The provided GR scripts compute over the user’s data to calculate GR values 
individually for each treatment condition (cell line, time, drug, 
concentration, ...) using the formula:

    GR(c) = 2 ^ ( log2(x(c)/x_0) / log2(x_ctrl/x_0) ) - 1

Based on a set of GR values across a range of concentrations, the data are 
fitted with a sigmoidal curve:

    GR(c) = GRinf + (1-GRinf)/(1 + (c/(GEC50))^Hill )

The following GR metrics are calculated:

- **GR50**, the concentration at which the effect reaches a GR value of 0.5 
based on interpolation of the fitted curve.

- **GRmax**, the effect at the highest tested concentration.

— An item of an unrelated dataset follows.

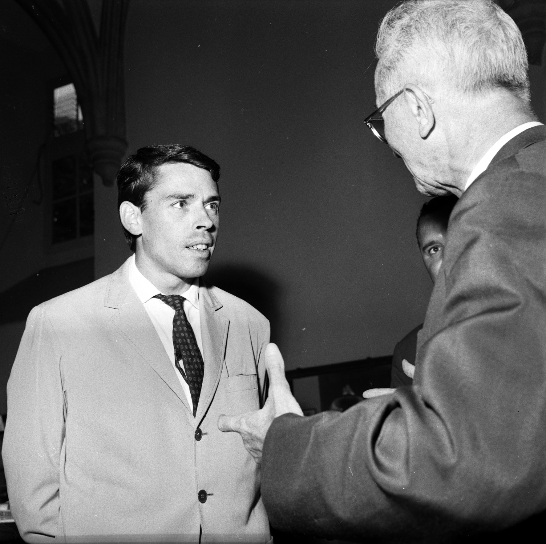 Donjon du Capitole. 1er septembre 1962. PLan en buste de Jacques Brel, chanteur français, discutant à l'intérieur du Donjon.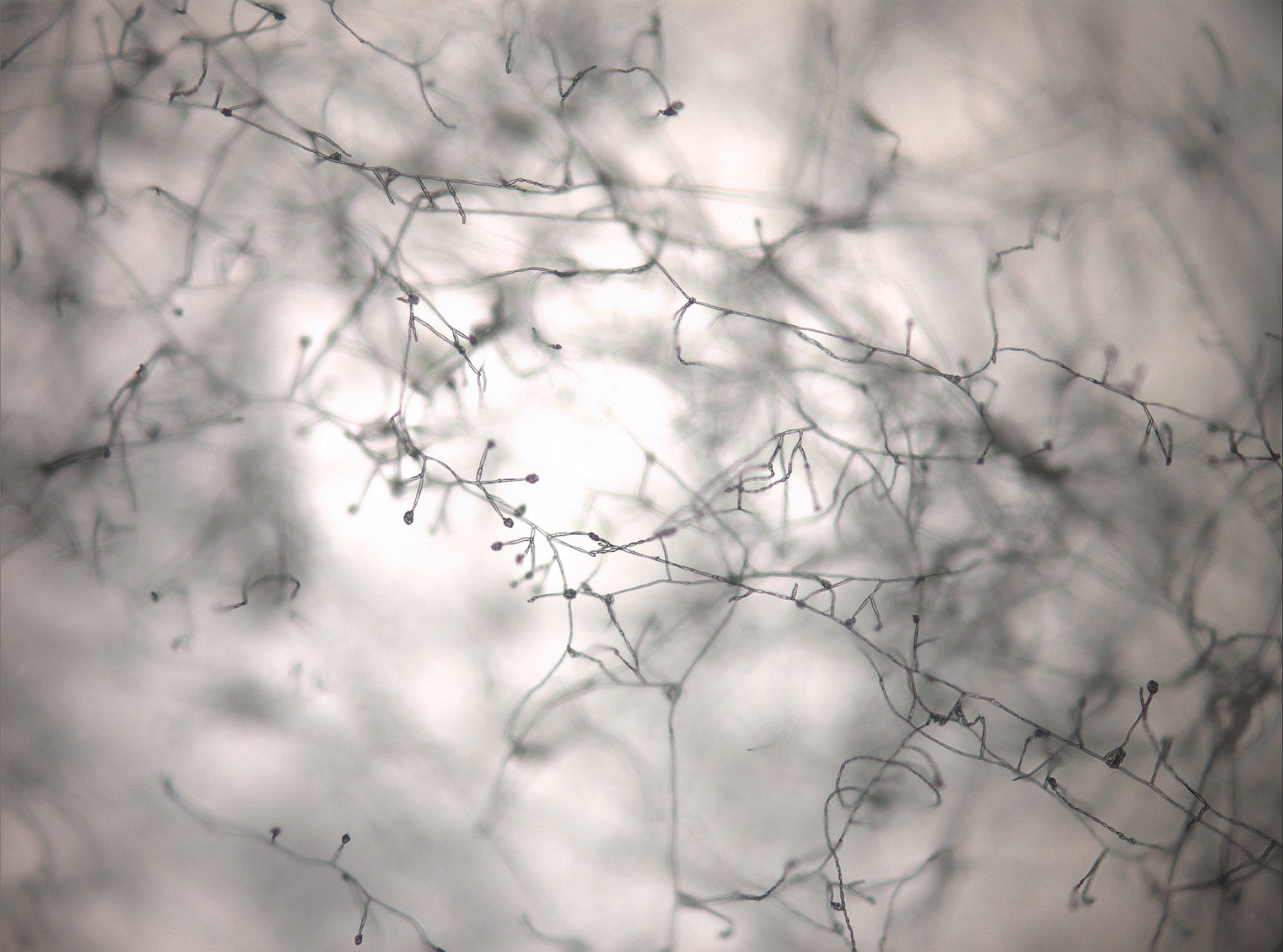 Blick in 160-fach vergrösserte Kolonie von F. verticillioides, fokussiert auf Monophialiden

Note that 
*GRmax* can differ from *GRinf* if the dose-response does not reach its 
plateau value. For robustness, we take this as the minimum mean GR value at 
the two highest concentrations.

- **GR_AOC**, the area over the dose-response curve, which is the integral of 
*1-GR(c)* over the range of concentrations tested, normalized by the range of 
concentration. 

- **GEC50**, the drug concentration at half-maximal effect, which reflects the 
potency of the drug.

- **GRinf**, GR(c->inf), which reflects asymptotic drug efficacy. 

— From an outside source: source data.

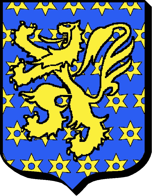 D'azur, semé de molettes d'or, au lion de même brochant.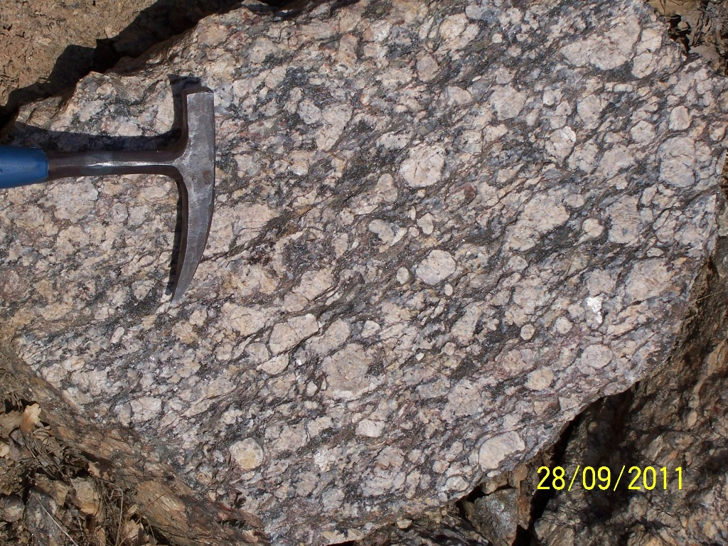 Aydın - Buharkent Gnays mostra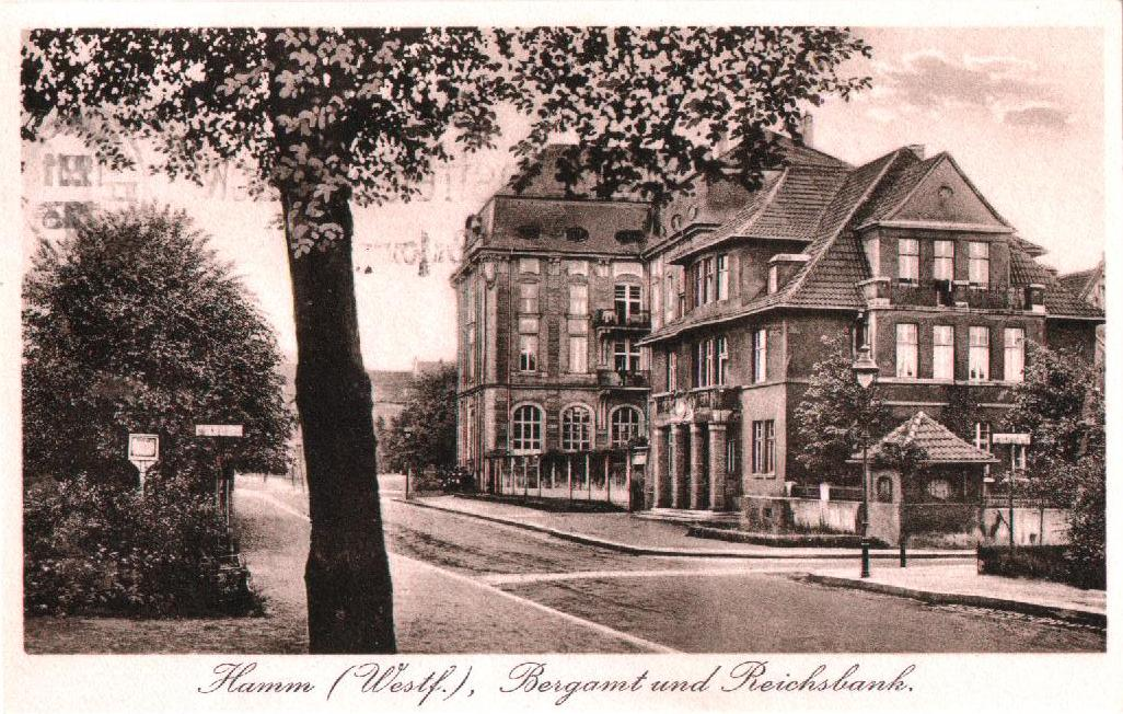 Reichsbank und Bergamt in Goethestraße in Hamm, ca.1930 (Poststempel von 1931)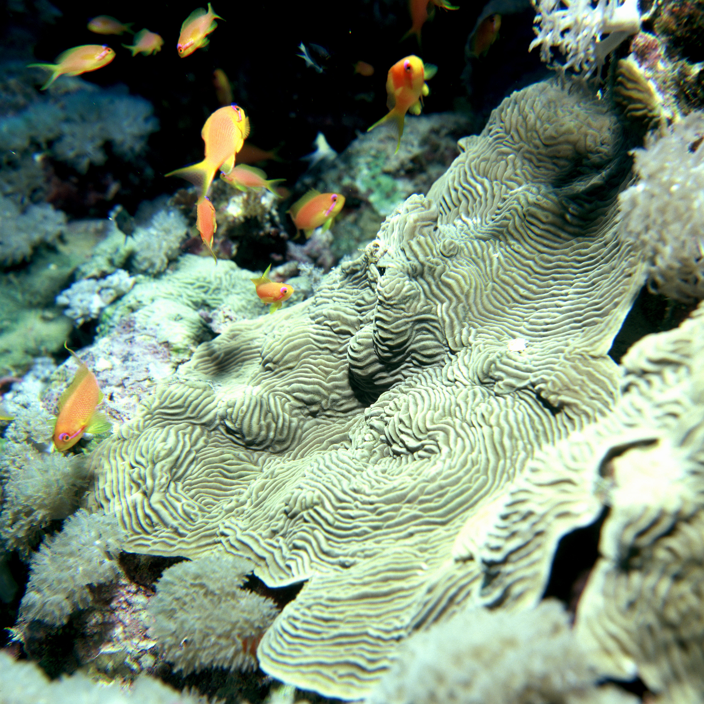 Leptoseis sp.

- **h_GR**, The Hill coefficient of the fitted (GR) curve, which reflects how steep the dose response curve is

- **r2_GR**, The coefficient of determination - essentially how well the (GR) curve fits to the data points

- **pval_GR**, The p-value of the F-test comparing the fit of the (GR) curve to a horizontal line fit

- **flat_fit_GR**, For data that doesn't significantly fit better to a curve than a horizontal line fit (p > 0.05), the y value (GR) of the flat line

The following traditional metrics are calculated:

- **IC50**, The concentration at which relative cell count = 0.5

- **Emax**, The maximal effect of the drug (minimal relative cell count value). 
For robustness, we take this as the minimum mean relative cell count at the 
two highest concentrations.

- **AUC**, The 'Area Under the Curve' - The area below the fitted (traditional) dose response curve

- **EC50**, The concentration at half-maximal effect (not growth rate normalized)

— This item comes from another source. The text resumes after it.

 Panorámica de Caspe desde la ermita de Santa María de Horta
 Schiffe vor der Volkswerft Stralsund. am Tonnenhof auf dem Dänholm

- **Einf**, The asymptotic effect of the drug (not growth rate normalized)

- **h**, The Hill coefficient of the fitted (traditional) dose response curve, which - reflects how steep the dose response curve is

- **r2_rel_cell**, The coefficient of determination - essentially how well the (traditional) curve fits to the data points

- **pval_rel_cell**, The p-value of the F-test comparing the fit of the (traditional) curve to a horizontal line fit

- **flat_fit_rel_cell**, For data that doesn't significantly fit better to a curve than a horizontal line fit (p > 0.05), the y value (relative cell count) of the flat line

In addition to the metrics, the scripts report the r-squared of the fit and
evaluate the significance of the sigmoidal fit based on an F-test. If the fit 
is not significant (p > 0.05), the sigmoidal fit is replaced 
by a constant value (flat fit). This can be circumvented by using the "force" 
option in the *GRfit* function. Additional information and considerations 
are described in the supplemental material of the manuscript referred above.